Our eight years of nagging insistence, through news coverage and heated editorials, on the passage of the sexual-orientation clause into MU's non-discrimination policy kept the issue on the table and at the forefront of the Board of Curators' agenda. We were such tireless advocates of that clause, we couldn't help but rejoice when it passed last year.

We supported protesters of South African apartheid and led rallies against bans on coed visitation in residence halls. We weren't timid then, and we aren't timid now.

You've been warned because we make mistakes. Big, bold, embarrassing mistakes that have alienated parts of the campus and nearly brought us major lawsuits.
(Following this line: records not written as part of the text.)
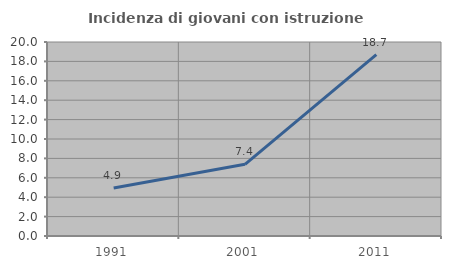
| Category | Incidenza di giovani con istruzione universitaria |
|---|---|
| 1991.0 | 4.938 |
| 2001.0 | 7.389 |
| 2011.0 | 18.697 |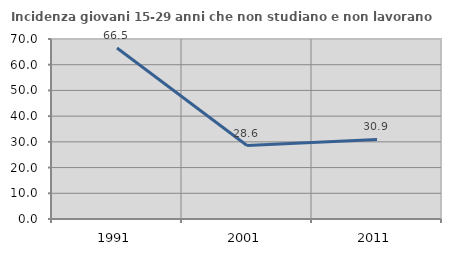
| Category | Incidenza giovani 15-29 anni che non studiano e non lavorano  |
|---|---|
| 1991.0 | 66.515 |
| 2001.0 | 28.571 |
| 2011.0 | 30.921 |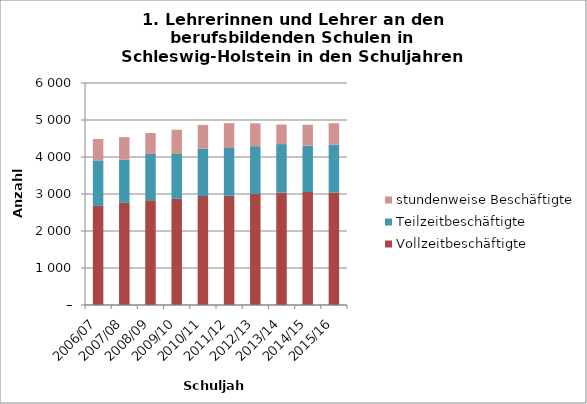
| Category | Vollzeitbeschäftigte | Teilzeitbeschäftigte | stundenweise Beschäftigte |
|---|---|---|---|
| 2006/07 | 2678 | 1230 | 578 |
| 2007/08 | 2762 | 1166 | 608 |
| 2008/09 | 2831 | 1252 | 565 |
| 2009/10 | 2870 | 1211 | 656 |
| 2010/11 | 2946 | 1283 | 638 |
| 2011/12 | 2952 | 1291 | 672 |
| 2012/13 | 3001 | 1292 | 617 |
| 2013/14 | 3036 | 1313 | 528 |
| 2014/15 | 3053 | 1254 | 564 |
| 2015/16 | 3038 | 1301 | 574 |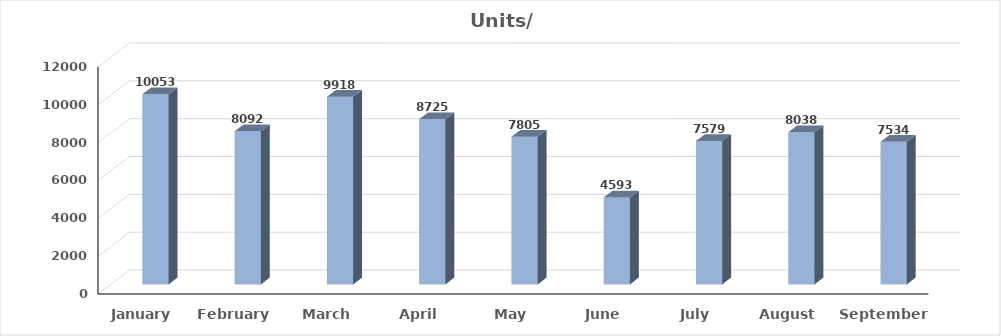
| Category | Units |
|---|---|
| January | 10053 |
| February | 8092 |
| March | 9918 |
| April | 8725 |
| May | 7805 |
| June | 4593 |
| July | 7579 |
| August | 8038 |
| September | 7534 |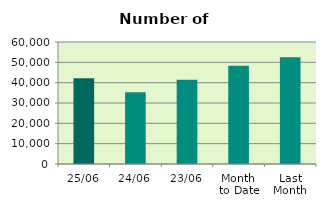
| Category | Series 0 |
|---|---|
| 25/06 | 42138 |
| 24/06 | 35238 |
| 23/06 | 41408 |
| Month 
to Date | 48344 |
| Last
Month | 52506.1 |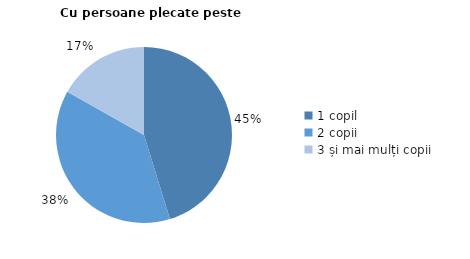
| Category | Cu migranți |
|---|---|
| 1 copil | 45.242 |
| 2 copii | 37.92 |
| 3 și mai mulți copii | 16.838 |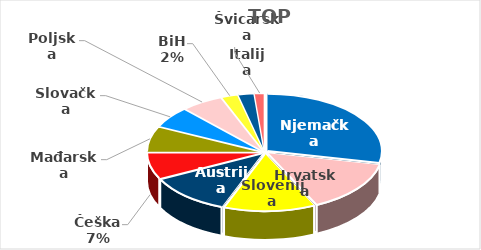
| Category | Series 0 |
|---|---|
| Njemačka | 26.2 |
| Hrvatska | 13.488 |
| Slovenija | 11.9 |
| Austrija | 10.861 |
| Češka | 6.853 |
| Mađarska | 6.675 |
| Slovačka | 5.47 |
| Poljska | 5.447 |
| BiH | 2.161 |
| Italija | 2.074 |
| Švicarska | 1.293 |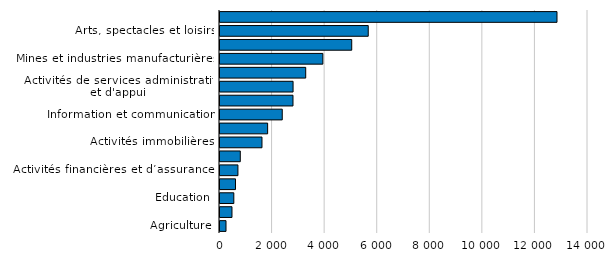
| Category | per employed |
|---|---|
| Agriculture | 228.837 |
| Services d’utilité publique | 455.396 |
| Éducation | 525.914 |
| Santé humaine et action sociale | 589.537 |
| Activités financières et d’assurances | 682.213 |
| Autres activités de services | 771.654 |
| Activités immobilières | 1596.749 |
| Bâtiment | 1811.98 |
| Information et communication | 2368.254 |
| Activités spécialisées, scientifiques et techniques | 2777.078 |
| Activités de services administratifs et d'appui | 2780.065 |
| Commerce | 3260.848 |
| Mines et industries manufacturières | 3912.566 |
| Transport et stockage | 5011.567 |
| Arts, spectacles et loisirs | 5639.791 |
| Services d’hébergement et de restauration | 12820.365 |

Like the time a Maneater reporter relied on false rumors from an anonymous source accusing MSA presidential candidate Josh Reed of thefts in Laws Hall in 1999. A long retraction and serious threats of libel lawsuits humbled the entire Maneater staff and forced it to toughen its scruples.

In 2001, The Maneater met its own Jayson Blair in the form of Michael LaPlaca, who cooked quotes in a Maneater story. Or the time in 2002, when The Maneater failed to cover MU's first black Homecoming king and queen in 17 years made an extremely historic event seem trivial and made The Maneater appear shallow and insensitive. And we still feel the repercussions of our frequently tense relationship with the Greek community.

A learning newspaper, The Maneater awaits the next 50 years with knowledge from its mistakes as well as its successes. One thing that won't change is our continual effort to better represent the student body, the very reason we exist. Our past has show us our sport spots — the future is our chance to fix them.

You've been warned because, while we bend and shape and grow with each passing decade, we'd like to think we're still the same rowdy, audacious, smart-alecky student journalists we were in 1955.